Aborting a task from the DaskDistributedBackend

I have been using a distributed dask cluster to execute a parameter search in parallel for some scikit learn models. My goal is to use the DaskDistributedBackend whilst also supporting the ability to halt execution after checking for some stopping condition after each model has been trained in the parameter search.

To achieve this I have subclassed the DaskDistribtuedBackend and looked to override the _collect method so that I can inject some custom behaviour as tasks return from completion. Here is the gist of what changes I have made so far:

   # within my subclass
    async def _collect(self):
        while self._continue:
            async for future, result in self.waiting_futures:
                cf_future = self._results.pop(future)
                callback = self._callbacks.pop(future)
                if future.status == "error":
                    typ, exc, tb = result
                    cf_future.set_exception(exc)
                else:
                    cf_future.set_result(result)
                    callback(result)
                    # check for stopping condition if true abort()
                    has_stopped = stop_check()
                    if stopped:
                        self.abort()
            await asyncio.sleep(0.01)

    def abort(self):
        # some method to kill
        self.stop_call() # ?
        self.abort_everything() # ?

The beginning of the parameter search then begins with:

with joblib.parallel_backend("my_custom_dask_backend"):
    model.fit(...)

The issue lies in being able to properly end the training and free up the dask worker for future work. I see that the DaskDistributedBackend implements a collection of functions that appear to be some kind of stopping method such as stop_call() and abort_everything(). Although the results of running these methods are not what I expected.

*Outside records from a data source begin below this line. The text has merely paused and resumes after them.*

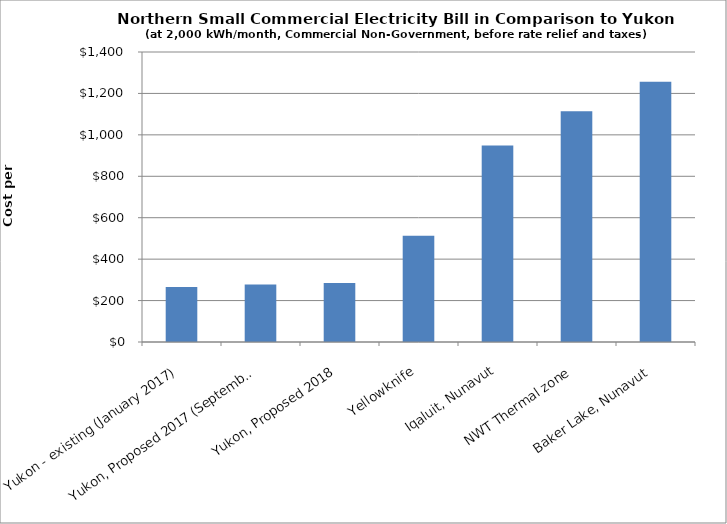
| Category | Monthly Bills before rate relief and taxes |
|---|---|
| Yukon - existing (January 2017) | 265.772 |
| Yukon, Proposed 2017 (September) | 277.821 |
| Yukon, Proposed 2018 | 284.231 |
| Yellowknife | 512.338 |
| Iqaluit, Nunavut | 948.4 |
| NWT Thermal zone | 1114.4 |
| Baker Lake, Nunavut | 1256.6 |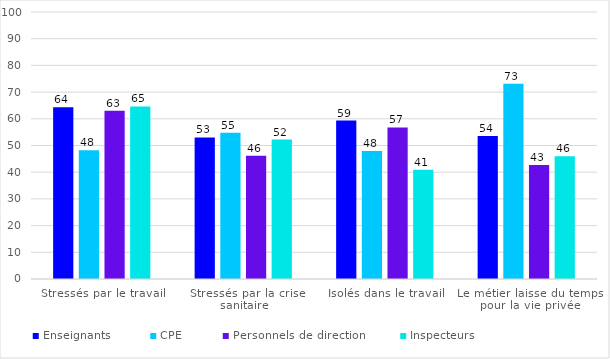
| Category | Enseignants | CPE | Personnels de direction | Inspecteurs |
|---|---|---|---|---|
| Stressés par le travail | 64.342 | 48.257 | 63.004 | 64.629 |
| Stressés par la crise sanitaire | 53.007 | 54.819 | 46.168 | 52.227 |
| Isolés dans le travail | 59.341 | 47.968 | 56.75 | 40.949 |
| Le métier laisse du temps pour la vie privée | 53.533 | 73.167 | 42.674 | 45.928 |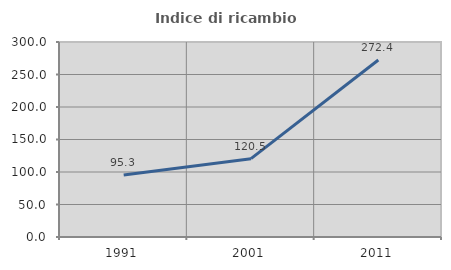
| Category | Indice di ricambio occupazionale  |
|---|---|
| 1991.0 | 95.292 |
| 2001.0 | 120.541 |
| 2011.0 | 272.394 |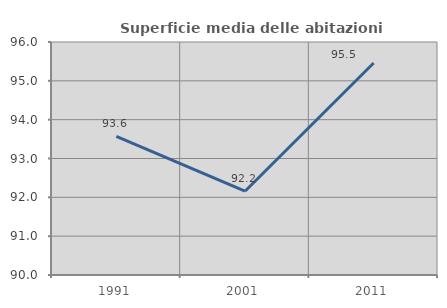
| Category | Superficie media delle abitazioni occupate |
|---|---|
| 1991.0 | 93.57 |
| 2001.0 | 92.157 |
| 2011.0 | 95.461 |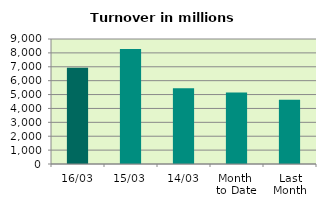
| Category | Series 0 |
|---|---|
| 16/03 | 6937.051 |
| 15/03 | 8286.236 |
| 14/03 | 5446.001 |
| Month 
to Date | 5145.038 |
| Last
Month | 4623.097 |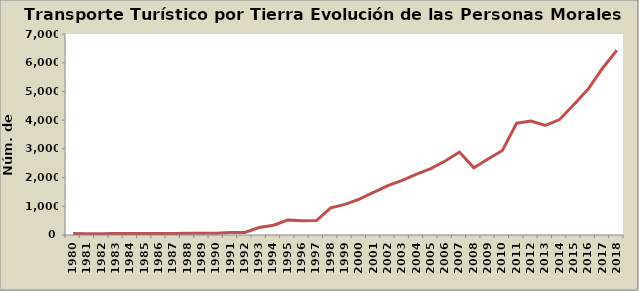
| Category | Series 0 |
|---|---|
| 1980.0 | 50 |
| 1981.0 | 44 |
| 1982.0 | 46 |
| 1983.0 | 54 |
| 1984.0 | 54 |
| 1985.0 | 51 |
| 1986.0 | 56 |
| 1987.0 | 56 |
| 1988.0 | 58 |
| 1989.0 | 60 |
| 1990.0 | 60 |
| 1991.0 | 85 |
| 1992.0 | 90 |
| 1993.0 | 261 |
| 1994.0 | 342 |
| 1995.0 | 523 |
| 1996.0 | 498 |
| 1997.0 | 503 |
| 1998.0 | 948 |
| 1999.0 | 1065 |
| 2000.0 | 1248 |
| 2001.0 | 1483 |
| 2002.0 | 1722 |
| 2003.0 | 1904 |
| 2004.0 | 2120 |
| 2005.0 | 2311 |
| 2006.0 | 2577 |
| 2007.0 | 2888 |
| 2008.0 | 2338 |
| 2009.0 | 2649 |
| 2010.0 | 2942 |
| 2011.0 | 3895 |
| 2012.0 | 3972 |
| 2013.0 | 3820 |
| 2014.0 | 4020 |
| 2015.0 | 4542 |
| 2016.0 | 5080 |
| 2017.0 | 5809 |
| 2018.0 | 6432 |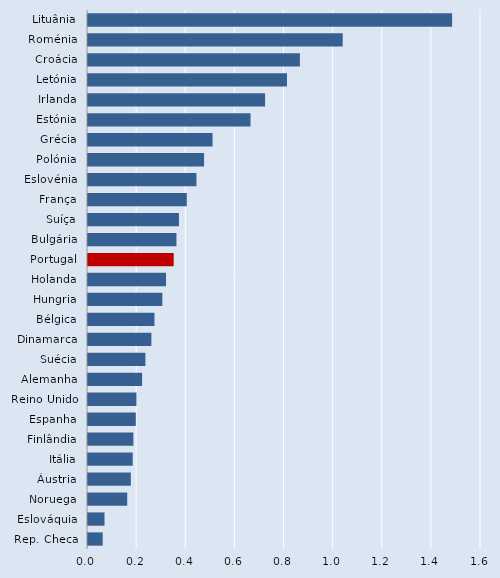
| Category | Series 0 |
|---|---|
| Lituânia | 1.482 |
| Roménia | 1.037 |
| Croácia | 0.863 |
| Letónia | 0.81 |
| Irlanda | 0.721 |
| Estónia | 0.662 |
| Grécia | 0.507 |
| Polónia | 0.473 |
| Eslovénia | 0.442 |
| França | 0.402 |
| Suíça | 0.37 |
| Bulgária | 0.36 |
| Portugal | 0.349 |
| Holanda | 0.318 |
| Hungria | 0.303 |
| Bélgica | 0.271 |
| Dinamarca | 0.258 |
| Suécia | 0.234 |
| Alemanha | 0.22 |
| Reino Unido | 0.197 |
| Espanha | 0.195 |
| Finlândia | 0.185 |
| Itália | 0.182 |
| Áustria | 0.174 |
| Noruega | 0.16 |
| Eslováquia | 0.067 |
| Rep. Checa | 0.06 |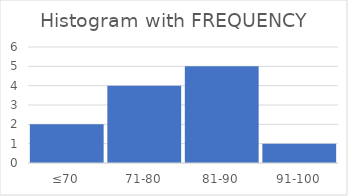
| Category | Count |
|---|---|
| ≤70 | 2 |
| 71-80 | 4 |
| 81-90 | 5 |
| 91-100 | 1 |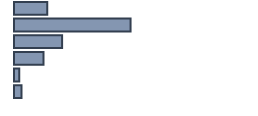
| Category | Percentatge |
|---|---|
| 0 | 13.87 |
| 1 | 48.565 |
| 2 | 20.043 |
| 3 | 12.261 |
| 4 | 2.174 |
| 5 | 3.087 |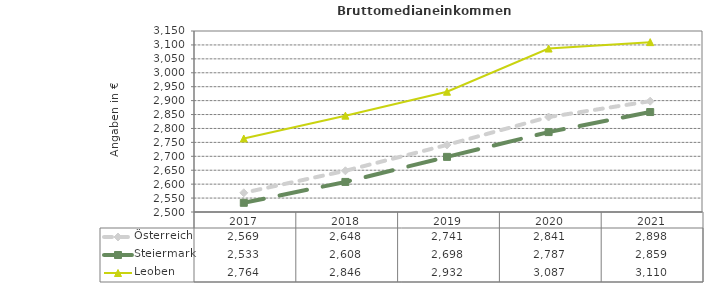
| Category | Österreich | Steiermark | Leoben |
|---|---|---|---|
| 2021.0 | 2898 | 2859 | 3110 |
| 2020.0 | 2841 | 2787 | 3087 |
| 2019.0 | 2741 | 2698 | 2932 |
| 2018.0 | 2648 | 2608 | 2846 |
| 2017.0 | 2569 | 2533 | 2764 |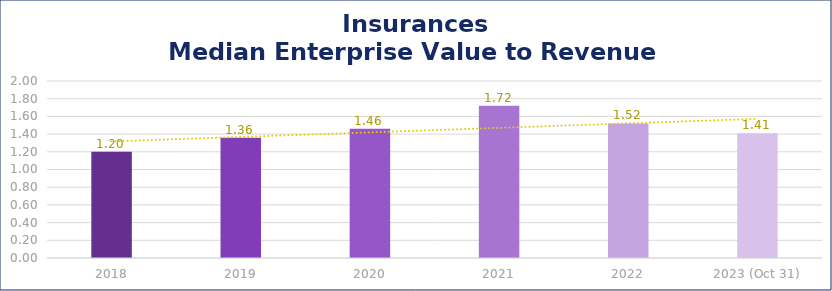
| Category | Insurances |
|---|---|
| 2018 | 1.2 |
| 2019 | 1.36 |
| 2020 | 1.46 |
| 2021 | 1.72 |
| 2022 | 1.52 |
| 2023 (Oct 31) | 1.41 |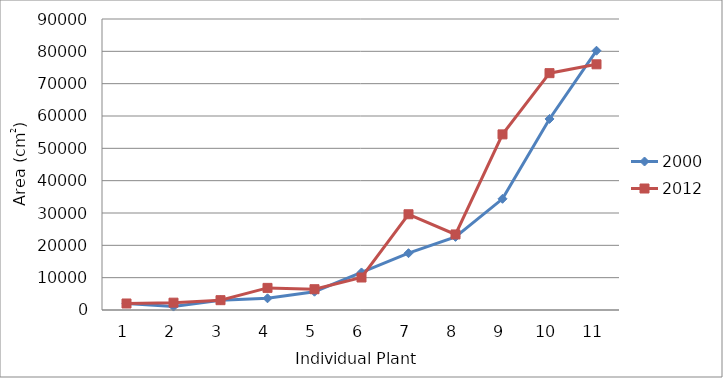
| Category | 2000 | 2012 |
|---|---|---|
| 0 | 2000 | 2012 |
| 1 | 1061.32 | 2267.08 |
| 2 | 3039.52 | 3039.52 |
| 3 | 3617.28 | 6838.92 |
| 4 | 5652 | 6430.72 |
| 5 | 11611.72 | 10048 |
| 6 | 17566.633 | 29610.898 |
| 7 | 22608 | 23367.88 |
| 8 | 34389.28 | 54315.72 |
| 9 | 59088.52 | 73249.92 |
| 10 | 80189.32 | 75988 |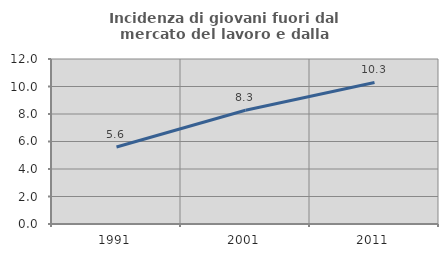
| Category | Incidenza di giovani fuori dal mercato del lavoro e dalla formazione  |
|---|---|
| 1991.0 | 5.6 |
| 2001.0 | 8.271 |
| 2011.0 | 10.294 |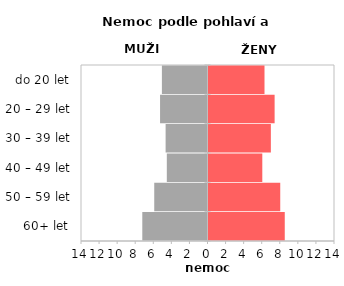
| Category | Nemoc |
|---|---|
| 60+ let | 8.44 |
| 50 – 59 let | 7.94 |
| 40 – 49 let | 5.954 |
| 30 – 39 let | 6.902 |
| 20 – 29 let | 7.318 |
| do 20 let | 6.198 |

With stop_call() the execution of future tasks seems to continue as normal with no effects. And with
abort_everything execution seems to stop but the code waits indefintely on python/3.10.2/lib/python3.10/threading.py", line 320, in wait waiter.acquire(). It seems like it is expecting some lock to be released but I have no idea how or where it is expecting this to come from.

Any guidance on how to get around this would be much appreciated.

Hi,

Looking a bit at the code, I think you should first break from the for loop to release the self.waiting_futures variable before calling your abort method.

Could you tell me if it fixes the issue?

Hi, thanks for getting back,

I edited the _collect method to try and achieve what you mentioned heres how it looks roughly now

    async def _collect(self):
        while self._continue:
            async for future, result in self.waiting_futures:
                cf_future = self._results.pop(future)
                callback = self._callbacks.pop(future)
                if future.status == "error":
                    typ, exc, tb = result
                    cf_future.set_exception(exc)
                else:
                    await self.progress_did_update(1) # A custom method to track progress of model training
                    #  aborted is set to true upon reaching 30% inside ^ as i test out this code
                    cf_future.set_result(result)
                    callback(result)
                    if self.aborted:
                        break

            if self.aborted:
                # debugpy.listen(("localhost", 5678))
                # debugpy.wait_for_client()
                # breakpoint()
                self.stop_call()
                self.abort_everything()

With this, the goal was to run the abort code outside of the for loop and the while loop too hoping for some different results. Unfortunately the dask call stack for the work appears to be doing the same thing.

After tracing the code, it looks like the dask traceback does not show the full picture as from what debugpy shows me. I see it go to a file called base_events.py i think from asyncio and it loops around

            while True:
                self._run_once()
                if self._stopping:
                    break

(lines 594) in run_forever() for a while where it expects self._stopping to be set to True but i do not see where this attributes is supposed to be edited from yet. Though after some number of iterations the traecback stops abruptly and I see the same call stack from dask from before.